Guest Post: Going Loco in Yokohama

loco

This week, we’re sharing a guest post from expat writer and J-blogger, Baye McNeil, aka “Loco in Yokohama.” This excerpt, from his eponymous book, is about kids learning English in some unconventional ways. It contains some spicy language and situations, so turn off your child’s Internet if you’re worried.

At first, I was only teaching to finance my adventure in Japan. I worked at a franchise English school, and I took it as seriously as I would working at a hamburger franchise — basically the culture the company inspired with its business antics and treatment of its staff. Eventually I got fed up with doling out English burgers for a living and moved on to the public schools of Yokohama.

While teaching public school kids as an ALT (Assistant Language Teacher) also had that same sense of a fast food education, I realized that I had the power to change it. And once I made that decision, it became a much more rewarding experience for myself, and more importantly, for the kids.

The greatest reward I’ve received from teaching and spending everyday with these little founts of energy, optimism and enthusiasm, was that being in that environment rekindled a fire in me that the ignorance, intolerance and plasticity of life in Japan, up to that point, had begun to douse. I was a breath away from apathy and from writing Japan off as an irredeemably lost cause.

But these kids saved me from the darkness that threatened to swallow me whole. My latest book, called Loco in Yokohama, is all about my allies in this battle, specifically the people of Yokohama, the remarkable educators I teach with, and these amazing kids.

The following excerpt is an example of the energy I’ve been blessed with here in Yokohama. It’s kids like the two boys I’m about to introduce that made this transition possible.

Manzai of the Onani Brothers
I had two third-year students who, over the course of three years, had made it their prime directive to shock and awe me, and their escapades escalated with each passing year. Just try to imagine Jackie Gleason and Art Carney of “The Honeymooners” fame, then picture them together as junior high school students in the 21st century. Now make them Japanese. The resulting picture would probably resemble Yuuji-kun and Kintarou-kun. Yuuji was kind of chubby, but with the pep and agility of an athlete. Kintarou was the straight man who could set anyone up for a prank with the skill of a seasoned pantomime.

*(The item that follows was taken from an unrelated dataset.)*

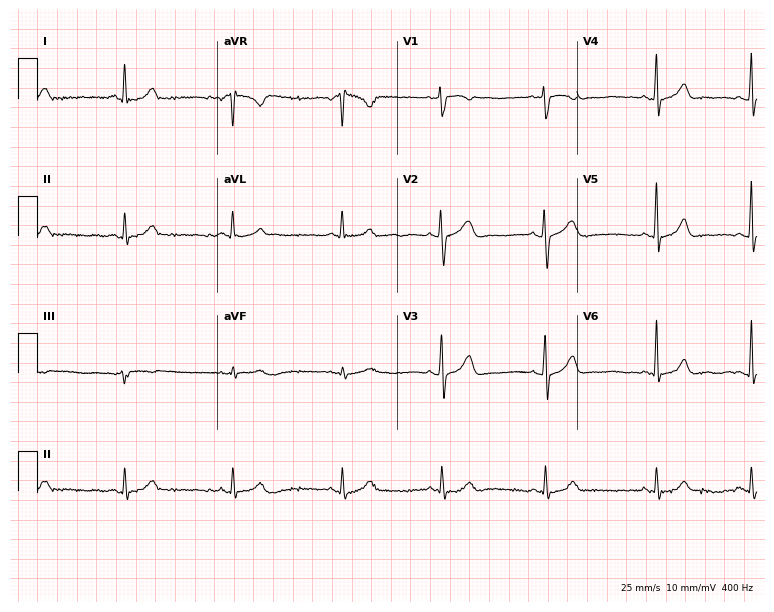
Electrocardiogram (7.3-second recording at 400 Hz), a female patient, 27 years old. Overall reading on record: normal ECG.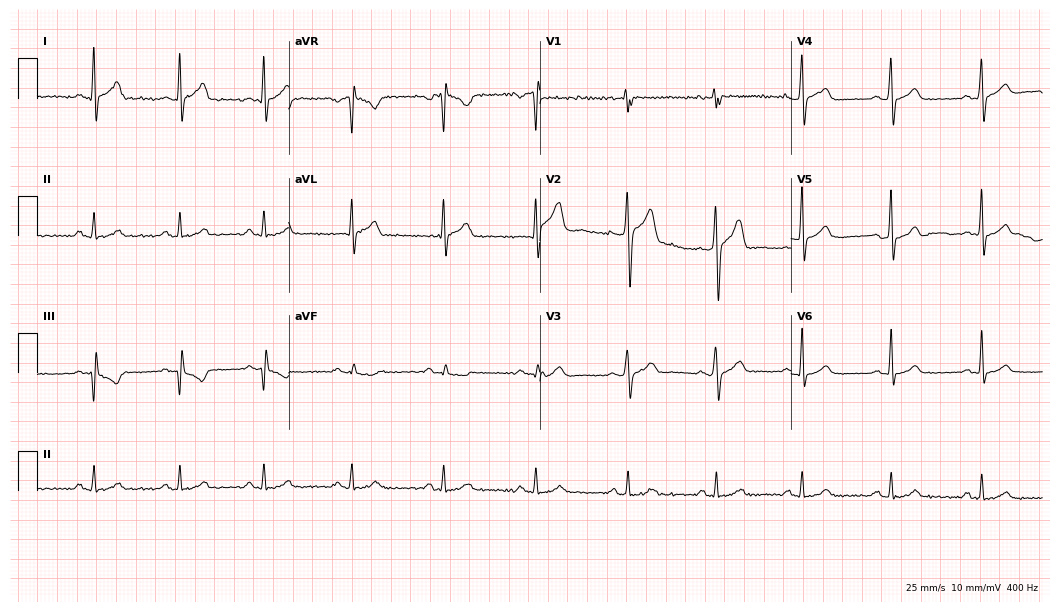
Standard 12-lead ECG recorded from a 33-year-old man (10.2-second recording at 400 Hz). Read as a normal ECG.

I knew from the first time I met them, back when they were first-year students, that they would be inseparable and a handful. I’d learned from their classmates that they had been a popular duo since elementary school, so, for the two of them, junior high school meant some new audience members—classmates coming from other elementary schools—and fresh teachers to impress with their stagecraft. And they were up to the task. Both just happened to have IQs that were off the charts, so not only were they the class clowns, but they also aced tests in almost every subject, I’d learned.

English was a new challenge, however. They came to the school with as much exposure to English as the other students in the class—little to nil. But, they took an immediate liking to me, and began from day one demonstrating an intense interest in learning about me and this language I spoke.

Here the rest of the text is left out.